A common criticism I receive is built around "proof" of something The
Times has not itself reported. Frequently such evidence is drawn from
openly partisan sources, and when I cite to critics contrary evidence
provided by Times reporters, that evidence is in turn dismissed as
partisan. The representatives of If Americans Knew earnestly believe
that the information they presented to me about the killing of
Palestinian children to be "simple objective criteria." But I don't
think any of us can be objective about our own claimed objectivity.
It is limited by geography. The Times, like virtually every American
news organization, maintains its bureau in West Jerusalem. Its
reporters and their families shop in the same markets, walk the same
streets and sit in the same cafes that have long been at risk of
terrorist attack. Some advocates of the Palestinian cause call this
"structural geographic bias."
If the reporters lived in Gaza or Ramallah, this argument goes, they
would feel exposed to the daily struggles and dangers of life behind
Palestinian lines and would presumably become more empathetic toward
the Palestinians.
I don't know about empathy, but I do know that the angle of vision
determines what you see. A reporter based in secular, Europeanized Tel
Aviv would experience an Israel vastly different from one living in
Jerusalem; a reporter with a home in Ramallah would most likely find an
entirely different world. The Times ought to give it a try.
It's only a newspaper. It eventually comes to this: Journalism
itself is inadequate to tell this story. Like recorded music, which is
only a facsimile of music, journalism is a substitute, a stand-in. It's
what we call on when we can't know something firsthand. It's not
reality, but a version of reality, and both daily deadlines and limited
space make even the best journalism a reductionist version of reality.
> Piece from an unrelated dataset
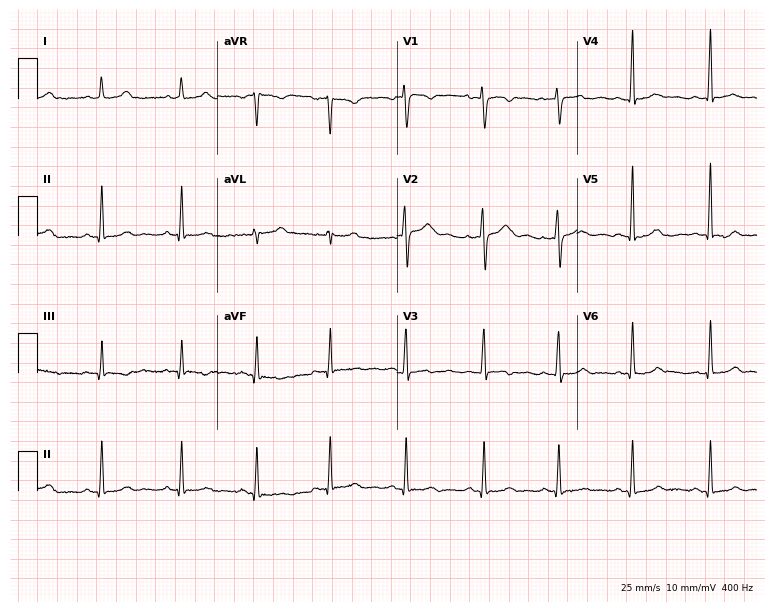
Resting 12-lead electrocardiogram. Patient: a female, 36 years old. Read as a normal ECG.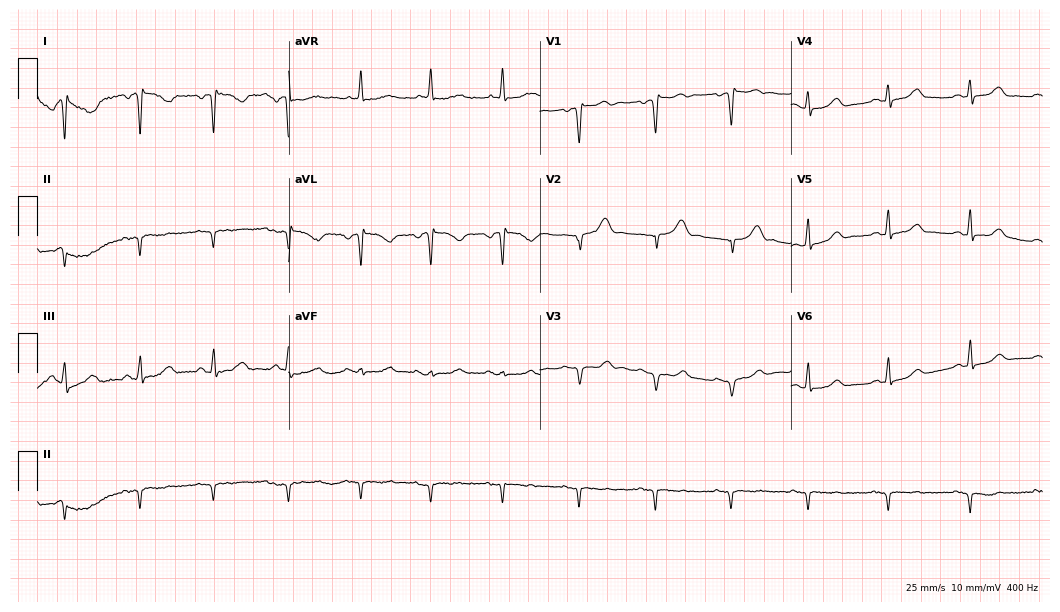
12-lead ECG from a female patient, 56 years old (10.2-second recording at 400 Hz). No first-degree AV block, right bundle branch block (RBBB), left bundle branch block (LBBB), sinus bradycardia, atrial fibrillation (AF) or sinus tachycardia recorded for this tracing.

In preparing to write this article, my conversations with Michael
Brown and Andrea Levin, with various other parties of interest and with
The Times's editors consumed hours. My e-mail encounters with readers
have consumed months. To all who would assert that squeezing what I've
drawn from this research into these few paragraphs has stripped the
many arguments of their nuance or robbed them of their power, I have no
rebuttal. The more important and complicated an issue, or the closer it
is to the edge of life and death and the future of nations, the less
likely its essences can be distilled by that wholly inadequate but
absolutely necessary servant, daily journalism.
•
A postscript: During my research, representatives of If Americans Knew expressed
the belief that unless the paper assigned equal numbers of Muslim and
Jewish reporters to cover the conflict, Jewish reporters should be kept
off the beat.
I find this profoundly offensive, but not nearly as repellent as a
calumny that has popped up in my e-mail with lamentable frequency - the
charge that The Times is anti-Semitic. Even if you stipulate that The
Times's reporters and editors favor the Palestinian cause (something I
am not remotely prepared to do), this is an astonishing debasement. If
reporting that is sympathetic to Palestinians, or antipathetic to
Israelis, is anti-Semitism, what is real anti-Semitism? What word do
you have left for conscious discrimination, or open hatred, or acts of
intentional, ethnically motivated violence?
The Times may be - is - imperfect. It is not anti-Semitic. Calling
it that defames the accuser far more than it does the accused.